(Records excerpted from a collection)
== == ==
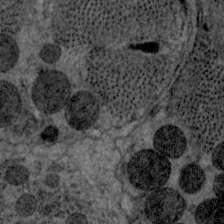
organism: C. elegans
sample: Pharynx
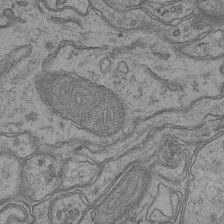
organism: Mouse
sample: CA1 Hippocampus
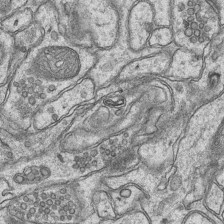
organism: Mouse
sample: CA1 Hippocampus
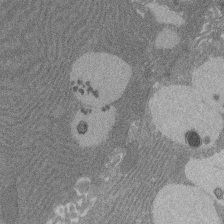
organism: Rat
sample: Salivary granule
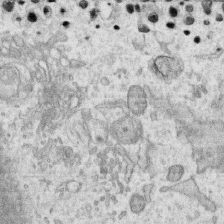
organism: Human
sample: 1205lu cells
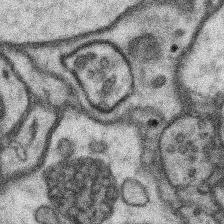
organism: Mouse
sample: Somatosensory cortex neuropil
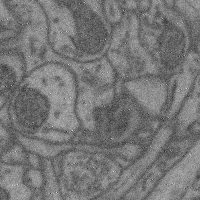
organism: Mouse
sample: Cerebral cortex
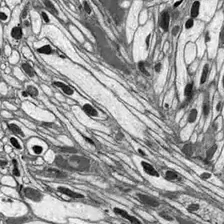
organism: Drosophila
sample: Optic lobe
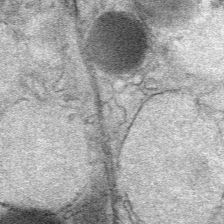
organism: Mouse
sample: Mouse Salivary gland
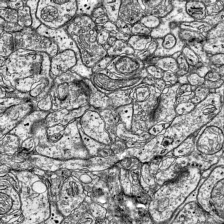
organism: Mouse
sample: Visual Cortex
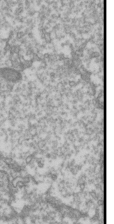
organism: Drosophila
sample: Cell division; meiosis; drosophila spermatocytes
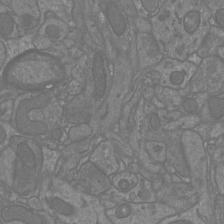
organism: Mouse
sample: Cortical neurons
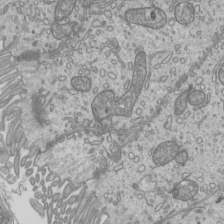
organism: Mouse
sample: Cilia; mouse epididymis
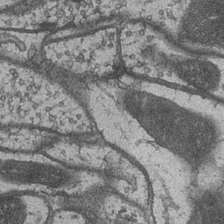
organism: Drosophila
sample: Optic medulla
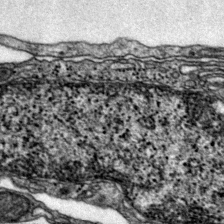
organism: Mouse
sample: Primary visual cortex
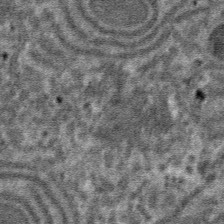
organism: Mouse
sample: Mouse hepatocytes
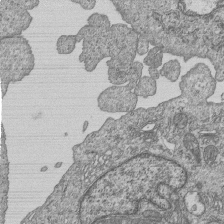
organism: Human
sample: MDA-MB-231 cells
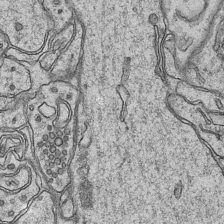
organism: Mouse
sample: CA1 Hippocampus
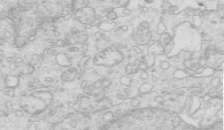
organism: Mouse
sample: Multiciliated cells
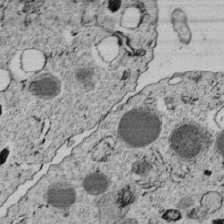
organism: C. elegans
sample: C. elegans embryo early stage
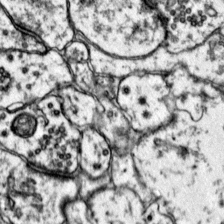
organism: Mouse
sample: Primary visual cortex
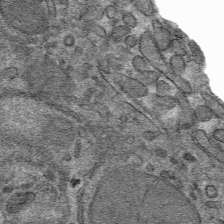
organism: Mouse
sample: Mouse hepatocytes
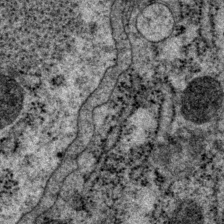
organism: P. pacificus
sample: Pharynx
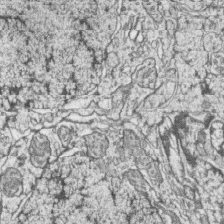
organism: Zebrafish
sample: synaptic ribbons in rod cells and cone cells
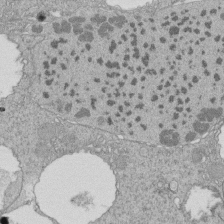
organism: Tetrahymena
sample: Cilia in tetrahymena
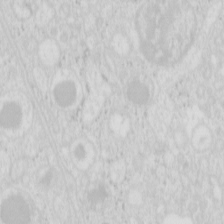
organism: Mouse
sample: Pancreas
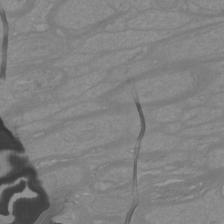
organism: Mouse
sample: Cortical neurons
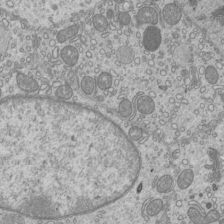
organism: Mouse
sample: Cilia; mouse epididymis
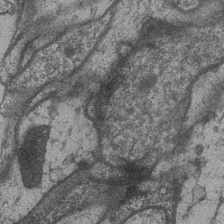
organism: Drosophila
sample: Optic medulla
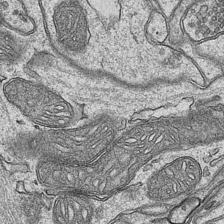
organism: Mouse
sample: CA1 Hippocampus
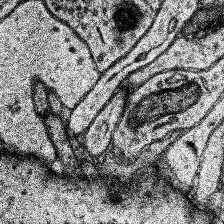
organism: Human
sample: Temporal Lobe
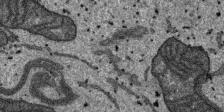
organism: Human
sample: Lung epithelial cells, uninfected (mock) control
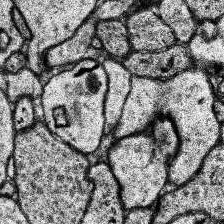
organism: Human
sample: Temporal Lobe
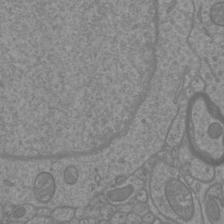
== == ==
## What is needed
A verbatim transcription of the records, pictures excluded, is the required output.

## Your response
organism: C. elegans
sample: Pharynx
organism: Mouse
sample: CA1 Hippocampus
organism: Mouse
sample: CA1 Hippocampus
organism: Rat
sample: Salivary granule
organism: Human
sample: 1205lu cells
organism: Mouse
sample: Somatosensory cortex neuropil
organism: Mouse
sample: Cerebral cortex
organism: Drosophila
sample: Optic lobe
organism: Mouse
sample: Mouse Salivary gland
organism: Mouse
sample: Visual Cortex
organism: Drosophila
sample: Cell division; meiosis; drosophila spermatocytes
organism: Mouse
sample: Cortical neurons
organism: Mouse
sample: Cilia; mouse epididymis
organism: Drosophila
sample: Optic medulla
organism: Mouse
sample: Primary visual cortex
organism: Mouse
sample: Mouse hepatocytes
organism: Human
sample: MDA-MB-231 cells
organism: Mouse
sample: CA1 Hippocampus
organism: Mouse
sample: Multiciliated cells
organism: C. elegans
sample: C. elegans embryo early stage
organism: Mouse
sample: Primary visual cortex
organism: Mouse
sample: Mouse hepatocytes
organism: P. pacificus
sample: Pharynx
organism: Zebrafish
sample: synaptic ribbons in rod cells and cone cells
organism: Tetrahymena
sample: Cilia in tetrahymena
organism: Mouse
sample: Pancreas
organism: Mouse
sample: Cortical neurons
organism: Mouse
sample: Cilia; mouse epididymis
organism: Drosophila
sample: Optic medulla
organism: Mouse
sample: CA1 Hippocampus
organism: Human
sample: Temporal Lobe
organism: Human
sample: Lung epithelial cells, uninfected (mock) control
organism: Human
sample: Temporal Lobe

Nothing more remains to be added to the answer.